In this new landscape, offshoring to smaller, more developed countries such as Taiwan, Singapore, and Estonia — places with higher labor costs but better workforce quality, productivity, and political security — may be a more suitable option. If nothing else, these nations offer an alternative that companies should consider by conducting more sophisticated risk–reward assessments of offshoring opportunities.

In offshoring location studies, a large population has often been considered a positive factor, since it implies a reservoir of available, low-cost talent. Further analysis, however, reveals that the number of people in a country — or even the annual number of college graduates — says little about the quality of the workforce. For example, China’s population is 16 times larger than that of the Philippines, but its pool of suitable, young, English-speaking engineers is only three times as big.
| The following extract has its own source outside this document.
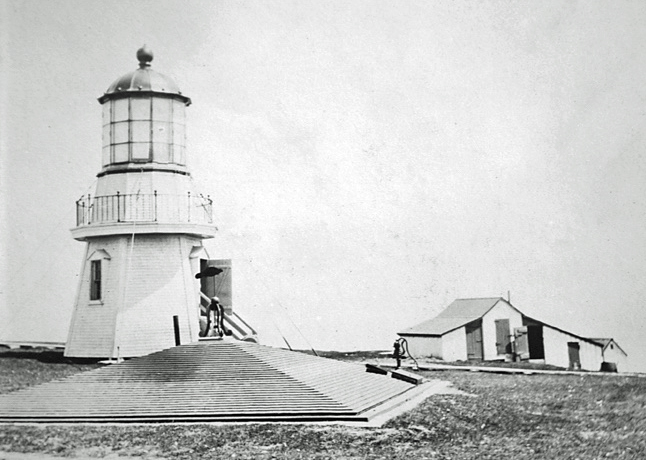 La première version du deuxième phare du Rocher-aux-Oiseaux, construit en 1887 et modifié en 1908.
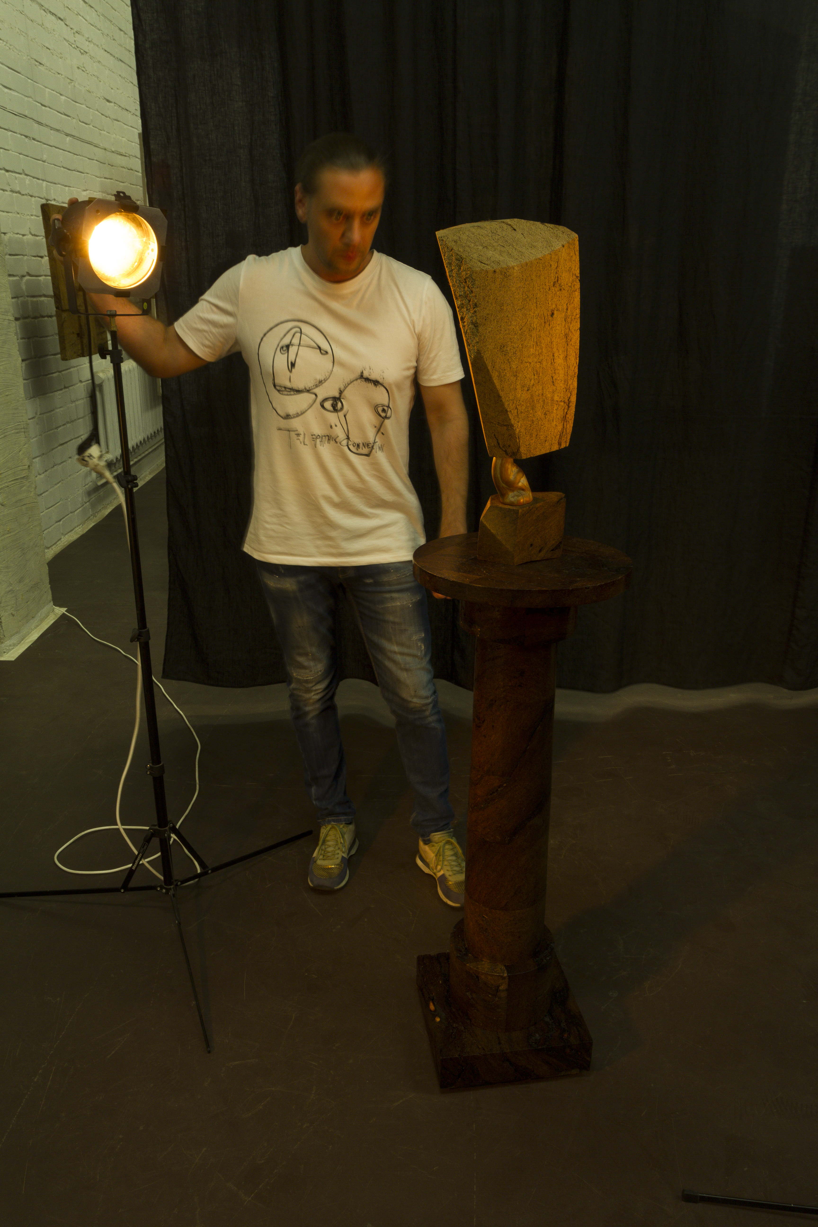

The situation is similar in India. There the number of recent graduates exceeds, in gross terms, that of China and the United States combined. With approximately 230 state-accredited universities and 458 engineering colleges, India mass-produces 2.5 million graduates for the labor market each year. Yet only about 2 to 5 percent of India’s existing workforce has basic vocational skills, compared with 96 percent in South Korea, 75 percent in Germany, and 68 percent in the U.S., according to Indian government reports.

From another perspective, whereas 50 percent of the engineers in Hungary or Poland have the language skills, practical knowledge, or appropriate cultural attitudes to work for multinational companies, only 10 and 25 percent of the engineers in China and India, respectively, do, says Diana Farrell, deputy director of the U.S. National Economic Council, in Offshoring: Understanding the Emerging Global Labor Market (Harvard Business Press, 2006).

Finally, India, with a population of 1.1 billion, has the highest absolute number of people receiving very little education. Its literacy rate of 61 percent compares unfavorably with that of Singapore (92.5 percent), Taiwan (96.1 percent), and Estonia (99.8 percent). All of this raises a question: Since only a small, elite segment of the Indian and Chinese populations can legitimately compete with U.S. and E.U. workers, does population size really matter in offshoring comparisons when assessing a smaller location like Taiwan? Probably not.